Online data
Online data need little editing following fieldwork as the checks and edits are found within the questionnaire.
Where multiple answers are selected on single code answer questions, respondents are asked to correct their answer and certain impossible answers cannot be accepted by the computer.
After the data were received in the office, rules were set for defining missing values (to describe the reasons for the missing value) and a number of further edits and imputations were possible.
Missing values
In the survey data there are various reasons why a question may not have been answered. On an online survey, in order to allow respondents to proceed past questions which they may not know the answer to or do not wish to answer, codes are used for the answers which allow them to say, ‘don’t know’ or ‘prefer not to say’.
There are also questions which may not be applicable because they were not asked for respondents in that group or were not asked during that data collection period.
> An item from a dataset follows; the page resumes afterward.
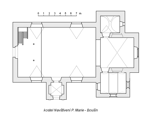 Boušín; půdorys kostela Navštívení Panny Marie

A respondent may also stop completing the survey part way through.
A consistent series of missing values have been used in the data to denote where data is missing: these are described in the following table.
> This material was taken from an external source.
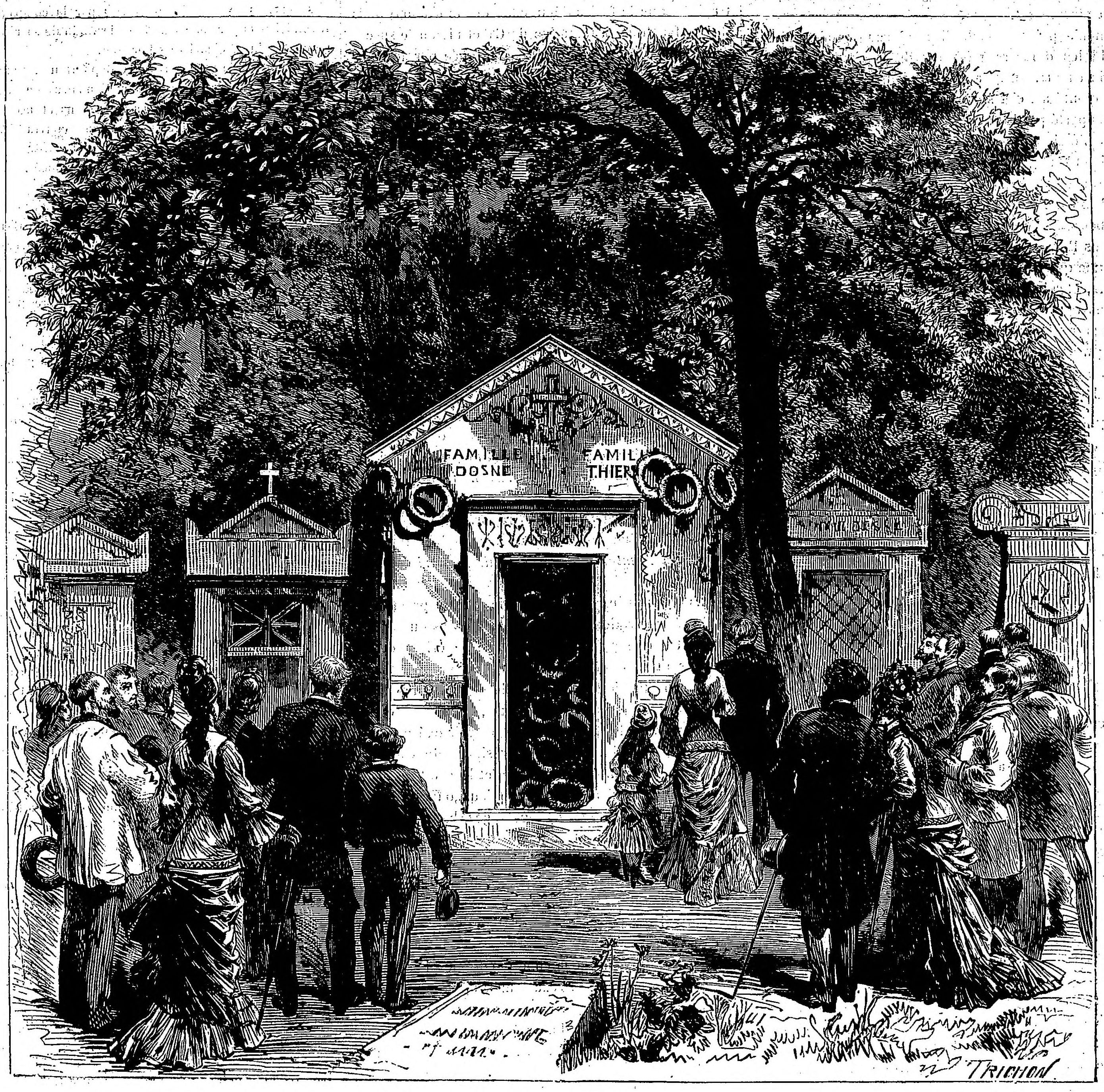 Sépulture de la famille Thiers dont Adolphe Thiers (1797-1877). Monument funéraire de l'architecte Aldrophe, orné d'un relief en marbre représentant le Patriotisme de Chapu et, à l'intérieur, d'une statue représentant l'Immortalité de Mercié. Concession de 152m². Initialement Adolphe Thiers a été enterré dans la chapelle Dosne-Thiers, avenue des Acacias, près de la tombe d'Étienne-Renaud-Augustin Serres.

Missing values and codes used
| Code | Description | Application |
|---|---|---|
| -99 | Missing, should have been answered | Respondents who are eligible for a question but have not answered it |
| -98 | Not applicable: Survey routing | Respondents who are not eligible for a question or measure |
| -97 | Incorrectly multi-coded, implausible or cannot be derived | Used on impairment number variable where known to have disability but number not known |
| -96 | Outlier on minutes of activity | Minutes of activity set to missing because of extreme number of minutes or activities |
| -95 | Don't know / Cannot give estimate | Respondents who are unable to answer a question |
| -94 | Prefer not to say | Respondents who explicitly chose not to answer a particular question |
| -93 | Question not asked due to the COVID-19 pandemic | Questions skipped due to routing (not used in 2024–25) |
| -92 | Missing: question not asked in this survey year or term | Question not applicable during that data collection period |
| -91 | Missing: reason unspecified | Used to replace system missing values unless recoded to -99 or -98 |
| -1 | Score/value not available in derived variable | Used where missing information prevents a derived value being created |
Wherever possible, the base for questions has been set to all respondents. However, for questions not asked at all for one group, missing values must be used.
For the main activity measures, the base is all respondents. If there are missing data on one of the activities, this is just treated as not having done the activity.
This is because there are so many different activities asked about and so many different variables which feed in (days activities have been done, minutes and two intensity questions) that if anyone with missing data on one or more of these variables were excluded, there would be a huge number of respondents for whom these key measures could not be calculated.
Furthermore, the questionnaire was designed so that the absence of an answer for having done the activity in the week is treated as not having done the activity for the purpose of the main activity measures, so there are no missing data on whether the activity was done in the last week.